Let $(\Omega, \mathcal{F}, \mu)$ be a finite measure space, and let $\mathcal{A}$ be an algebra generating $\mathcal{F}$.
It is well-known that $\mu$ enjoys the following approximation property: For all $\epsilon>0$ and $F\in\mathcal{F}$, there exists $A \in \mathcal{A}$ such that $\mu(F \triangle A) < \epsilon$.
My general question is
When does the following, stronger approximation property hold?
For all $\epsilon>0$ and $F \in \mathcal{F}$, there exists $A \in \mathcal{A}$, $A \subseteq F$, such that $P(F-A)< \epsilon$.
More specifically, I'm mainly interested in products of finite spaces.
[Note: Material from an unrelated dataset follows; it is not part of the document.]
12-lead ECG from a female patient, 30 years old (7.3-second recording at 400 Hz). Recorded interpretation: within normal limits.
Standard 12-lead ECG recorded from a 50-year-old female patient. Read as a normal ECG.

That is, for each $n \in \mathbb{N}$, let $A_n$ be a finite set equipped with discrete topology. Let $\Omega = \prod_n A_n$. Let $\mathcal{F}$ be the Borel $\sigma$-algebra in the product topology, and let $\mathcal{A}$ be the algebra of cylinder sets of the form $$B_1 \times B_2 \times..., \ B_n \subseteq A_n, \ \text{and} \ B_n = A_n \ \text{for all but finitely many $n$}.$$
In this case, one result that is pretty close to what I want is that $\mu$ can be approximated from within by compact sets. See this. But I don't think that compact sets are necessarily members of $\mathcal{A}$, so it doesn't quite answer my question.
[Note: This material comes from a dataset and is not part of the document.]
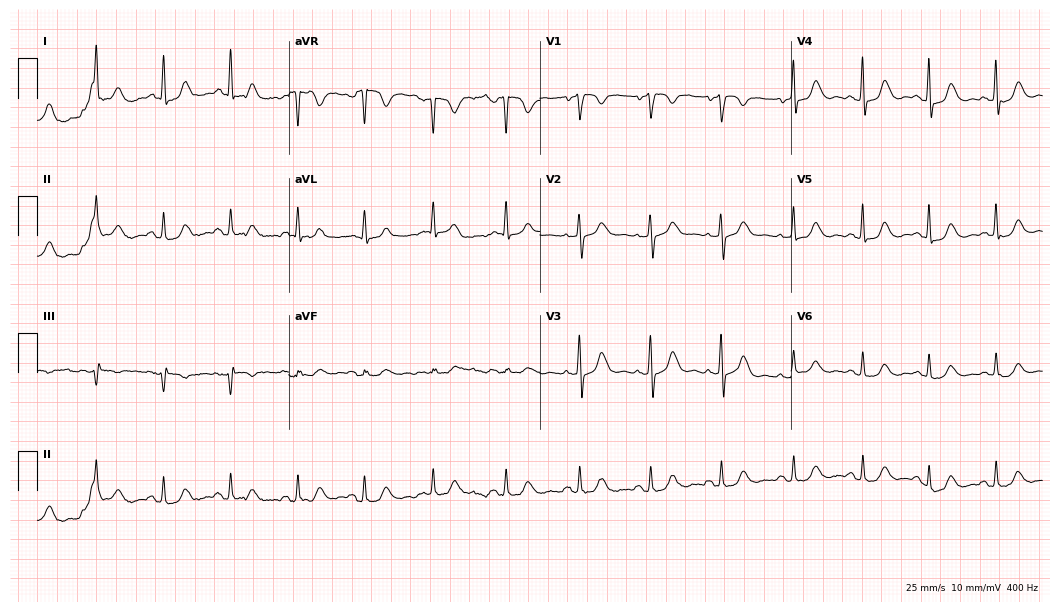
ECG (10.2-second recording at 400 Hz) — a 65-year-old woman. Labelled as a normal ECG.

What got me thinking about this was this post. In the presence of finite additivity, approximation from within by a compact class is sufficient for countable additivity. The present question, in the special case of products of finite spaces, is a sort of converse: When is countable additivity sufficient for approximation by the compact class that generates $\mathcal{F}$?
I think it is rather rare for this to be true, at least in natural examples where $\mathcal{A}$ consists of "nice sets" on which the measure is very easy to understand. In particular, it is not true in your infinite product example. Indeed, there are only countably many cylinder sets, so you can get a countable subset $Q\subseteq\Omega$ which intersects every nonempty cylinder set. If $\mu$ is the product measure for the uniform probability measure on each $A_n$ and each $A_n$ has more than one point, then $Q$ will have measure $0$, so the complement $Q^c$ has measure $1$. But $Q^c$ does not contain any nonempty cylinder sets, so its measure cannot be approximated by cylinder sets it contains.